Python Multiprocessing: Execute code serially before and after p

ghz 昨天 ⋅ 7 views

Python Multiprocessing: Execute code serially before and after parallel execution

Novice here: I am trying to execute some code serially and then create a pool of threads and execute some code in parallel. After the parallel execution is done, I want to execute some more code serially.

For example...

import time
from multiprocessing import Pool

print("I only want to print this statement once")



def worker(i):
    """worker function"""
    now = time.time()
    time.sleep(i)
    then = time.time()
    print(now, then)

if __name__ == '__main__':
    with Pool(3) as p:
        p.map(worker, [1, 1, 1])
        p.close()

print("Only print this once as well")

I would like this to return...

I only want to print this statement once
1533511478.0619314 1533511479.0620182
1533511478.0789354 1533511479.0791905
1533511478.0979397 1533511479.098235
Only print this once as well

However what it returns is this:

I only want to print this statement once
I only want to print this statement once
Only print this once as well
I only want to print this statement once
Only print this once as well
I only want to print this statement once
Only print this once as well
I only want to print this statement once
Only print this once as well
I only want to print this statement once
Only print this once as well
1533511478.0619314 1533511479.0620182
1533511478.0789354 1533511479.0791905
1533511478.0979397 1533511479.098235
Only print this once as well

So it seems to be running the print statements an additional time for each pool.

Any help would be appreciated!

Answer

The issue you're encountering is due to how the Pool from the multiprocessing module works. When you use multiprocessing.Pool, it spawns separate processes for each worker, and this can cause code outside of the if __name__ == '__main__': block to be executed multiple times.

This is a common behavior when using multiprocessing in Python, particularly on Windows (where it uses spawn to start processes). When the script is executed, the code outside the if __name__ == '__main__': block gets re-executed for each worker in the pool. This results in the repeated print statements.

Solution:

  1. Ensure that the pool's creation code is inside the if __name__ == '__main__': block. This prevents the creation of new processes from re-running code that's meant to be run only once.

  2. Remove the extra calls to print(). The additional print("Only print this once as well") is executed because it’s being printed from each process spawned by the pool.

Corrected Code:

import time
from multiprocessing import Pool

def worker(i):
    """worker function"""
    now = time.time()
    time.sleep(i)
    then = time.time()
    print(now, then)

if __name__ == '__main__':
    print("I only want to print this statement once")
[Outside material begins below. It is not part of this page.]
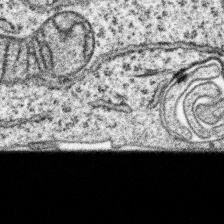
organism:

    # Create the Pool and map tasks
    with Pool(3) as p:
        p.map(worker, [1, 1, 1])

    print("Only print this once as well")

Key Changes:

  1. Moved the print("I only want to print this statement once") and print("Only print this once as well") statements into the if __name__ == '__main__': block so they only execute once in the main process, not in the child processes.

  2. The Pool(3) and p.map(worker, ...) are inside the if __name__ == '__main__': block, so they will only be executed once, and the worker functions will only print their output when executed in parallel.

Expected Output:

I only want to print this statement once
1533511478.0619314 1533511479.0620182
1533511478.0789354 1533511479.0791905
1533511478.0979397 1533511479.098235
Only print this once as well

Explanation:

  • The first print statement (print("I only want to print this statement once")) happens in the main process.
  • Then, the pool of worker processes is created, each of which will execute the worker function, resulting in the printed times.
  • After all the worker processes complete, the final print statement (print("Only print this once as well")) is executed in the main process.

By ensuring that code outside the if __name__ == '__main__': block is only executed in the main process, you avoid the issue of redundant print statements being triggered by each spawned process.